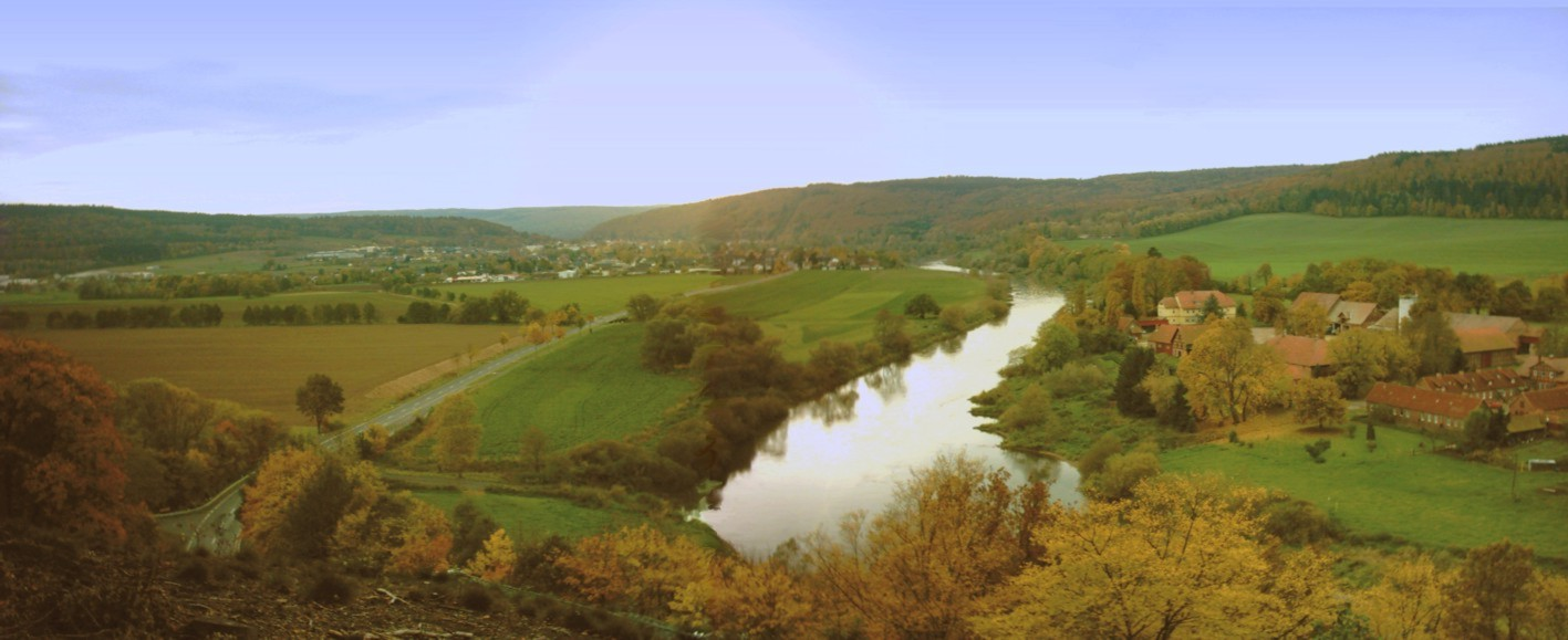 Oberweser bei Hann. Münden - selbst fotografiert 11/2005 - GNU-FDL
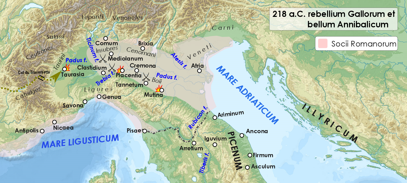 La Gallia cisalpina nel 218 a.C.: dalla rivolta dei Boii (Piacenza e Mutina) all'invasione cartaginese da parte di Annibale (battaglie del Ticino e della Trebbia)
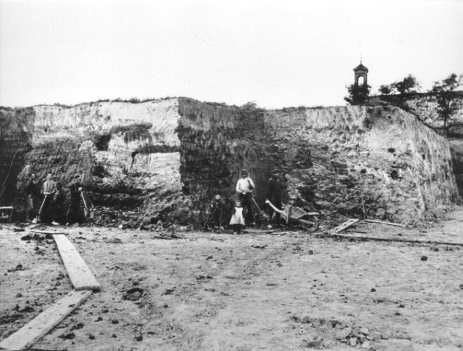 Reproductie van een foto van de afgraving van de terp van Aalsum.
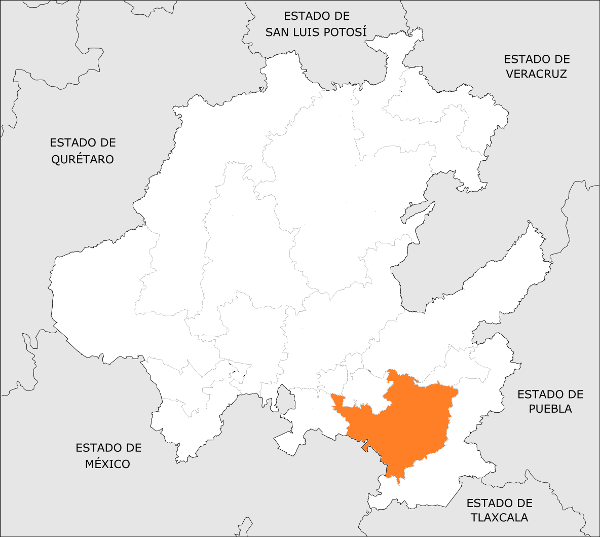 Distrito Electoral Local de Hidalgo 18
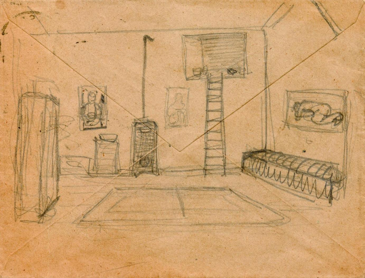 Skizze Paula Modersohn Beckers von ihrem letzten Pariser Atelier 1906
◆ ◆ ◆ ◆ ◆
## WHAT THE EXERCISE ASKS
Everything in the records except the pictures is to be repeated exactly.

## ANSWER TO THIS PROBLEM
 Oberweser bei Hann. Münden - selbst fotografiert 11/2005 - GNU-FDL
 La Gallia cisalpina nel 218 a.C.: dalla rivolta dei Boii (Piacenza e Mutina) all'invasione cartaginese da parte di Annibale (battaglie del Ticino e della Trebbia)
 Reproductie van een foto van de afgraving van de terp van Aalsum.
 Distrito Electoral Local de Hidalgo 18
 Skizze Paula Modersohn Beckers von ihrem letzten Pariser Atelier 1906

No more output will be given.